The cake he made for Cammy’s fifteenth birthday, however, was one cake too many. Although she could not explain why despondence abruptly became desperation, she got the keys, opened the cabinet, opened the metal box, went topside, and shot Jake Horner to death as he stood at the stern railing, watching dolphins frolic in Therapy’s wake.
She had learned how to drive the boat and navigate by watching Jake over the years. She needed three hours to make port.
Throughout the journey, Zena lay on the deck, cradling Horner’s body, alternately singing to him and laughing. She had no ability to weep because she was so high on ecstasy that neither grief nor fear could touch her.
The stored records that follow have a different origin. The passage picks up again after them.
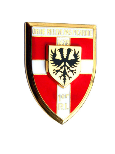 Insigne régimentaire du 1er régiment d'infanterie.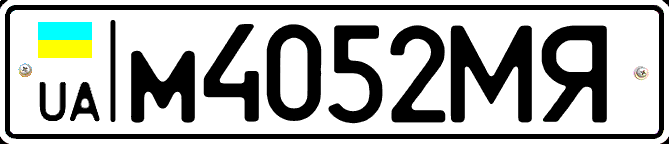 Автомобильный номер физических лиц Украины, стандарт 1993 года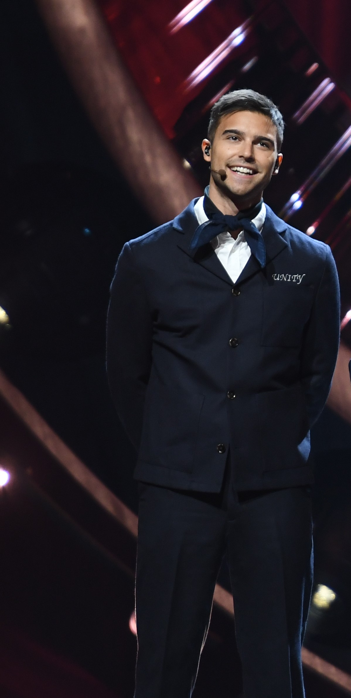 Melodifestivalen 2019, deltävling 1, Scandinavium, Göteborg, intro, Eric Saade

So confused had Cammy become by that decade of journeying from one possibility to the next, port to port, outrage to outrage, that she expected to be arrested and imprisoned for murder. For three years, she lived instead with her father’s sister, Janice, who kept three dogs, two cats, and a horse, and thereafter she attended the university.
Eventually Zena went to prison. So many years of taking ecstasy gravely and permanently diminished her body’s ability to produce endorphins, those peptides that stimulated feelings of happiness and that raised the pain threshold in times of injury and illness. In fact, after ten years of continuous chemical bliss, she could not feel unassisted happiness at all. And she was acutely sensitive to every smallest injury, so that to her a minor scratch felt like a saber slash and every headache was a splitting migraine. She served four years of her sentence before finding a way to hang herself in her cell.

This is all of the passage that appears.